Stepping back from the methods and techniques that have been used in NLP, we can hope for a law that describes the progress that has been made as research from industry and academia pursue better solutions to the hard problems. If you listen to Ray Kurzweil, you'd conclude that progress is going to approach a vertical asymptote. In other words, things are going to improve so much that the future will be off the charts -- things, sooner or later, are going to become infinitely good. Maybe quite soon. If you think that's true, you should invest heavily in AI-style technologies now!

The history of NLP, however, as well as that of some other fields of AI, has produced repeated evidence for a different law governing progress. A lot of the cycle of "hype, then winter" comes from people failing to recognize this law. The law that the history of NLP describes is quite different from Kurzweil's rosy-colored vision. In fact, it's at right angles to it. Rather than the state of the art approaching a vertical asymptote (infinite goodness soon!), it has been approaching a horizontal asymptote (progress is all done!).

Obviously, these two worldviews could not be more opposed. But the facts clearly point to which one is valid. Let's take some examples.

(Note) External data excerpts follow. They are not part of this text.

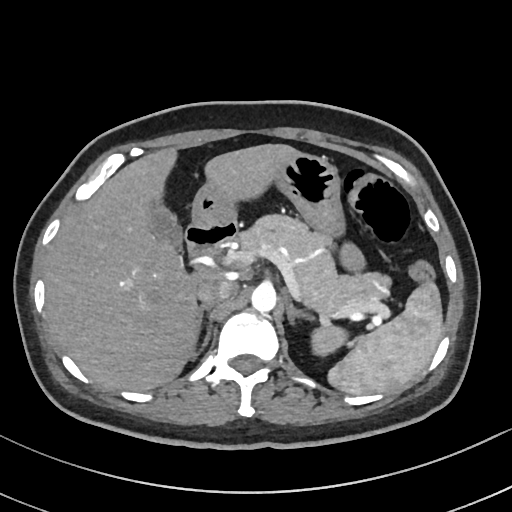

CT abdomen · axial plane, index 148 · 512x512 px
Boxes are (x1, y1, x2, y2) in pixels.
Organ bounding boxes:
- aorta: (251, 285, 277, 312)
- spleen: (326, 281, 443, 395)
- pancreas: (242, 216, 389, 317)
- gall bladder: (153, 206, 181, 249)
- liver: (44, 144, 303, 391)
- left adrenal gland: (286, 302, 314, 326)
- duodenum: (184, 219, 238, 255)
- right adrenal gland: (193, 307, 213, 357)
- left kidney: (311, 327, 346, 355)
- stomach: (192, 155, 344, 236)
- inferior vena cava: (196, 279, 233, 306)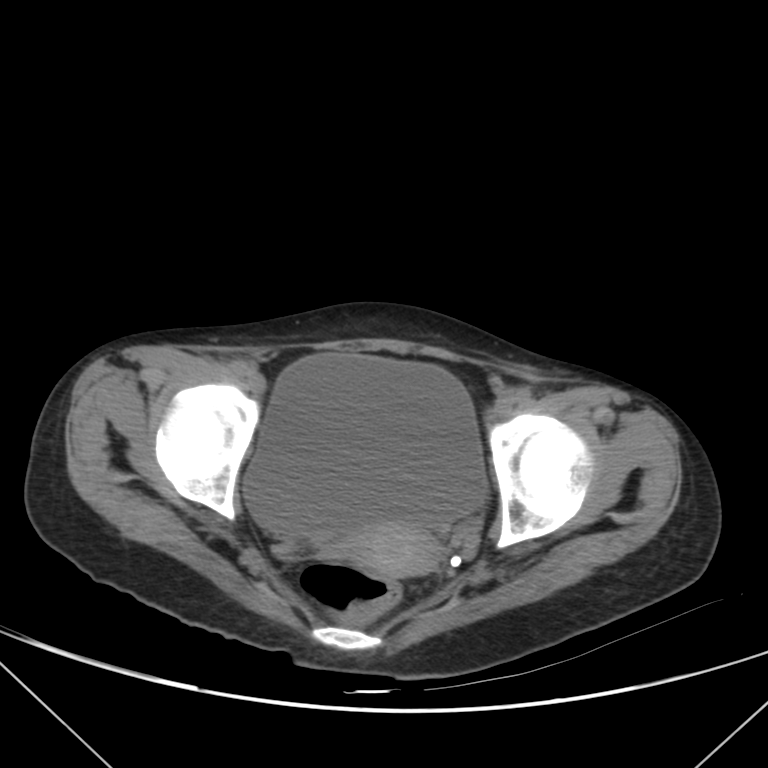
Abdominal CT. axial plane, index 18. abdomen soft-tissue window. scan has 15 labeled organs (counted over the whole 3D scan, not this slice; an organ is boxed only where this slice passes through it)
{"organs":{"prostate/uterus":[340,521,439,576],"bladder":[244,354,488,537]}}

An important task in NLP is called Part of Speech Tagging. It consists of marking all of the words in a piece of text with their grammatical category. Not many people want to do this for its own sake, but it's a highly useful initial step in analyzing text more deeply. The first effort to do this electronically was the work on the Brown Corpus by Greene and Rubin in 1971. They achieved, with a very simple approach, performance of 70%. Not too bad for a first try. By the early 1980s, researchers had pushed this number way up, with a system called CLAWS achieving about 94%, meaning that we'd done away with about four fifths of the errors made by Greene and Rubin's approach. Big progress! But in the 25 years since then, progress has been extremely minor, perhaps to 96%. In fact, there is good reason to believe that tagging better than 97% is impossible, because even human annotators tagging a text do not agree more than that often. Moreover, some very different approaches to tagging all yield similar accuracy rates, just shy of that theoretical maximum. When much more progress happens in the first decade than in the succeeding quarter century, you have found yourself a horizontal asymptote.

As it happens, 96% is pretty good, and a tagger that performs that well is highly useful, errors be damned. And of course, no one would argue that a horizontal asymptote for accuracy must exist for anything, because you can't beat 100%. So in principle, this isn't a problem.

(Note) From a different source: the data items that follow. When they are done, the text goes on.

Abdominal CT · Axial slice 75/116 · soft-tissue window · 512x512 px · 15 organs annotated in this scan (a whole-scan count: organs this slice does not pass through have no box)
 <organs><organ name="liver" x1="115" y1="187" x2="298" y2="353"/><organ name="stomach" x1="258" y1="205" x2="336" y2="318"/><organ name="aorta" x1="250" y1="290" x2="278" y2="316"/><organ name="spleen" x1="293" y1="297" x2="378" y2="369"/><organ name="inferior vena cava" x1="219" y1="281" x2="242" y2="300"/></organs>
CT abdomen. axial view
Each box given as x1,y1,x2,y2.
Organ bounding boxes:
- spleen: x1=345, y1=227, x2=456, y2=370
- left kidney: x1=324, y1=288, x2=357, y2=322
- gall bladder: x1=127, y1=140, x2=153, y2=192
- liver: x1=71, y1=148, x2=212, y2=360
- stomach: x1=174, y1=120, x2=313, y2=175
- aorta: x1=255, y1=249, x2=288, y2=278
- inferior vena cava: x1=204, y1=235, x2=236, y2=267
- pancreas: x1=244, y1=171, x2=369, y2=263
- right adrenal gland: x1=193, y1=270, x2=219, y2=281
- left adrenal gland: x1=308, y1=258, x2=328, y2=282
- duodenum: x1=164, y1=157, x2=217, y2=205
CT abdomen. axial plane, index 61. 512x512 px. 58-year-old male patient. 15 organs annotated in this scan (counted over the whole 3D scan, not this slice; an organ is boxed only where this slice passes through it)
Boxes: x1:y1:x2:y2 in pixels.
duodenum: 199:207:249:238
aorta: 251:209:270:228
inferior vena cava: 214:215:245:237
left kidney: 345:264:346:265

But in practice, it is! Because while Part of Speech Tagging is ready for application, some other very important tasks in NLP are not. Suppose the asymptote were not at 96%, but much lower. That's what you have with another highly interesting problem called Word Sense Disambiguation -- the determination of which meaning of a word a writer had in mind. (For example, "bank" like the side of a river, or "bank" like a financial institution.) Here, though the numbers vary considerably according to how you measure accuracy, it is clear that there are no excellent methods available. WSD has not advanced dramatically in the half century since it became an area of interest, and the approaches that exist are tailor-made to disappoint the people who understandably would like a good solution to this problem.

A very big problem for NLP as an enterprise is the cycle of hype, disappointment, and mistrust that I identified a few weeks ago. And a very big part of the hype end of the problem is that people who are the recipients of hype (customer bases, venture capitalists, managers, etc.) don't know which law has been in effect. Innovation does exist. Progress does happen. But before an idea becomes a software project, anyone reviewing it should determine if the NLP needed to make the approach successful has already hit a horizontal asymptote.